Calcified Tissue International
- Discipline: Biochemistry
- Language: English
- Edited by: Roberto Civitelli, Stuart H. Ralston

Publication details
- Former name(s): Calcified Tissue Research
- History: 1967-present
- Publisher: Springer Science+Business Media
- Frequency: Monthly
- Impact factor: 4.333 (2020)

Standard abbreviations
- ISO 4: Calcif. Tissue Int.

Indexing
- CODEN: CTINDZ
- ISSN: 0171-967X (print) 1432-0827 (web)
- LCCN: 79649796
- OCLC no.: 42787226

Links
- Journal homepage;

= Calcified Tissue International =

Calcified Tissue International is a peer-reviewed medical journal published by Springer Science+Business Media and first launched in 1967. From 1967 to 1978, the journal was published under the name Calcified Tissue Research. It is an official journal of the International Osteoporosis Foundation.
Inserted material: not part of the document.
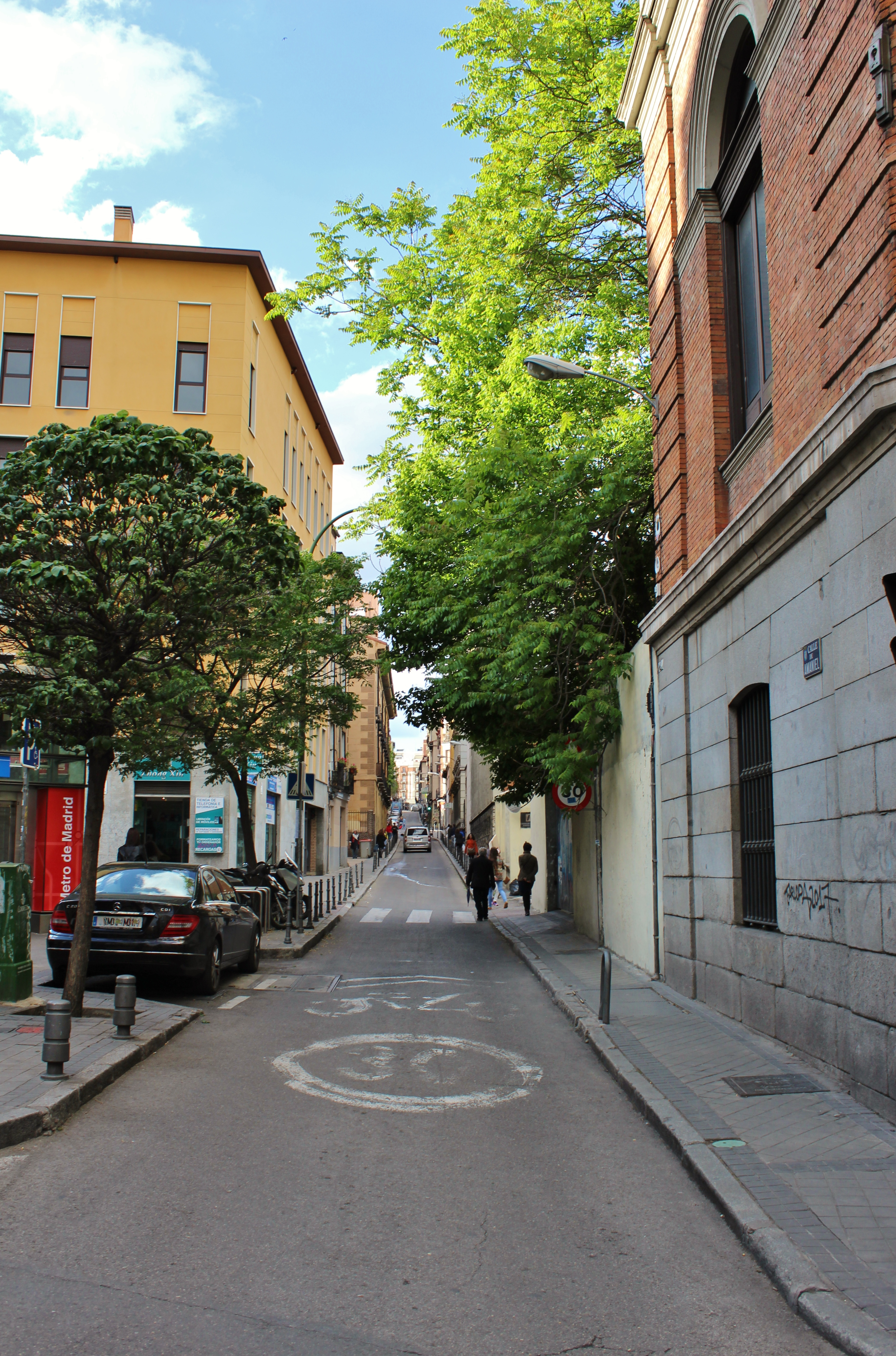 Calle de Amaniel, Madrid. This is a retouched picture, which means that it has been digitally altered from its original version. Modifications: Distorted car plates.

The journal is published monthly and includes original research on the structure and function of bone and other mineralized systems in living organisms, as well as reviews and special reports.

The co-editors are Roberto Civitelli and Stuart H. Ralston. According to the Journal Citation Reports, the journal has a 2020 impact factor of 4.333.